Autre surprise : pour le fauteuil de maire, Collomb et ses alliés continuent à miser sur Yann Cucherat. Au premier tour des municipales, l'ancien gymnaste, adjoint aux sports et aux grands événements investi par LREM, n'est arrivé que troisième (avec 14,92 %), loin derrière Grégory Doucet (EE-LV, 28,46 %) et Etienne Blanc (LR, 17,01 %). Bras droit de Laurent Wauquiez à la région, ce dernier s'efface donc au profit de Cucherat. Un pari plus qu'étonnant. Dans un communiqué, Blanc a justifié cet attelage par la crainte de voir les écolos l'emporter : «Alors que se dessine une crise économique et sociale sans précédent qui exigera des réponses fortes, la deuxième ville de France ne peut raisonnablement pas devenir un petit laboratoire de la décroissance ni le lieu d'expérimentation d'idéologiques hasardeuses pratiquées par des apprentis.»
Alliance
Cabotinant presque, Gérard Collomb s'est dit «très heureux» jeudi de voir autant de journalistes «se tasser dans cette salle». Son désistement lui permet surtout de ménager le capital sympathie acquis auprès des Lyonnais au cours d'une campagne de longue haleine. Et de se préserver, au cas où, pour remplacer Laurent Wauquiez à la présidence de la région, si ce dernier décidait finalement de se consacrer à la présidentielle de 2022.

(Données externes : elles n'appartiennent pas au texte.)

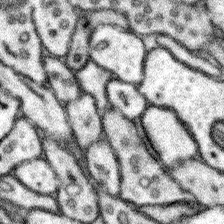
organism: Mouse
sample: Somatosensory cortex neuropil
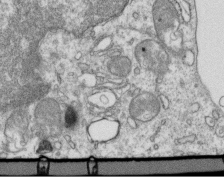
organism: Mouse
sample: Activated OT-1 CD8+ T cells
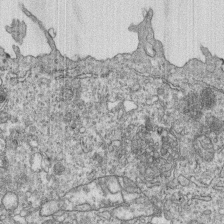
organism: Human
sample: HeLa cell HIV synapse
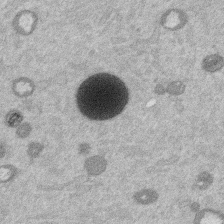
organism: Mouse
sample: Dividing mouse embryo 1 cell stage
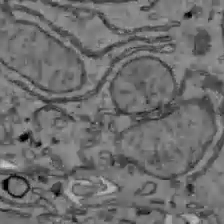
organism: C57BL Mouse
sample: Liver
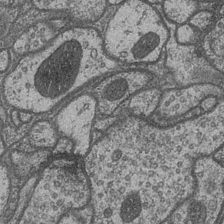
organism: Drosophila
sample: Optic medulla
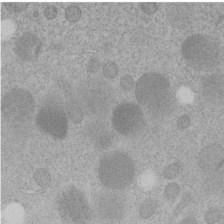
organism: C. elegans
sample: C. elegans embryo early stage
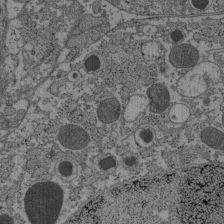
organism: C57BL Mouse
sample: Pancreatic islet
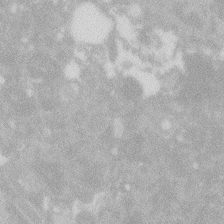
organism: Zebrafish
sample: Macrophage
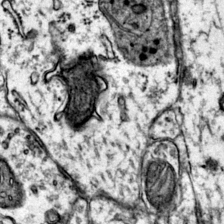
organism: Mouse
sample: Primary visual cortex
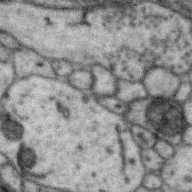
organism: Zebra finch
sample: Brain
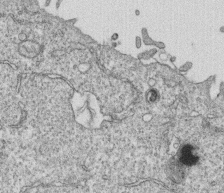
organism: Human
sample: HeLa cell HIV synapse
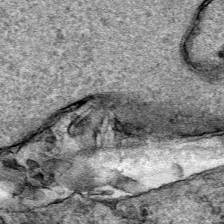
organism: Human
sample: Mitochondria in HCT116 cells
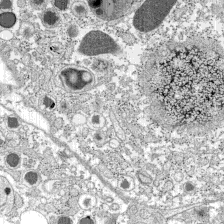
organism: C57BL Mouse
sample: Pancreatic islet
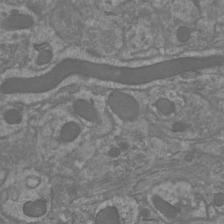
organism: Mouse
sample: Cortical neurons
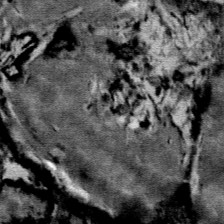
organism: Mouse
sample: Mouse Salivary gland
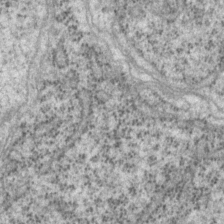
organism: P. pacificus
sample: Pharynx
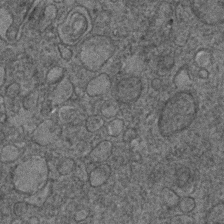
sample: Trachea
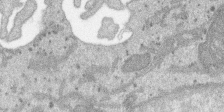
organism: Human
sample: Lung epithelial cells infected with SARS-CoV-2
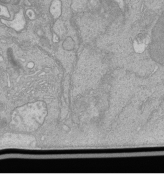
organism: Human
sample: Retinal organoid Rod and Cone cells
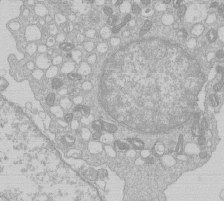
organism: Human
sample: Macrophage cells
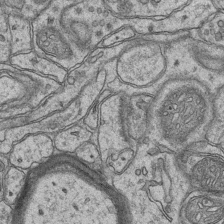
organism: Mouse
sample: CA1 Hippocampus
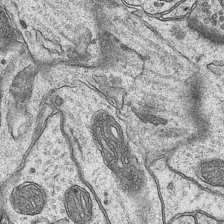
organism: Mouse
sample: CA1 Hippocampus
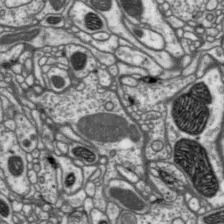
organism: Drosophila
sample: Protocerebral bridge
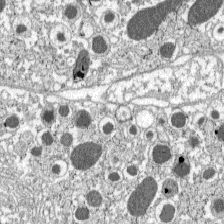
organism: C57BL Mouse
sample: Pancreatic islet

Lors de sa prise de parole, Yann Cucherat a salué «l'esprit de responsabilité de Gérard Collomb» et vanté «l'héritage qu'il nous lègue et que nous devons honorer». Véronique Sarselli, maire de Sainte-Foy-lès-Lyon, conseillère métropolitaine et soutien de François-Noël Buffet, a voulu saluer cette alliance à la sauce lyonnaise. «Vous connaissez nos défis, Monsieur Collomb, vous avez été maire», a-t-elle commencé. Et l'intéressé de corriger immédiatement : «Je le suis toujours.» Plus pour longtemps.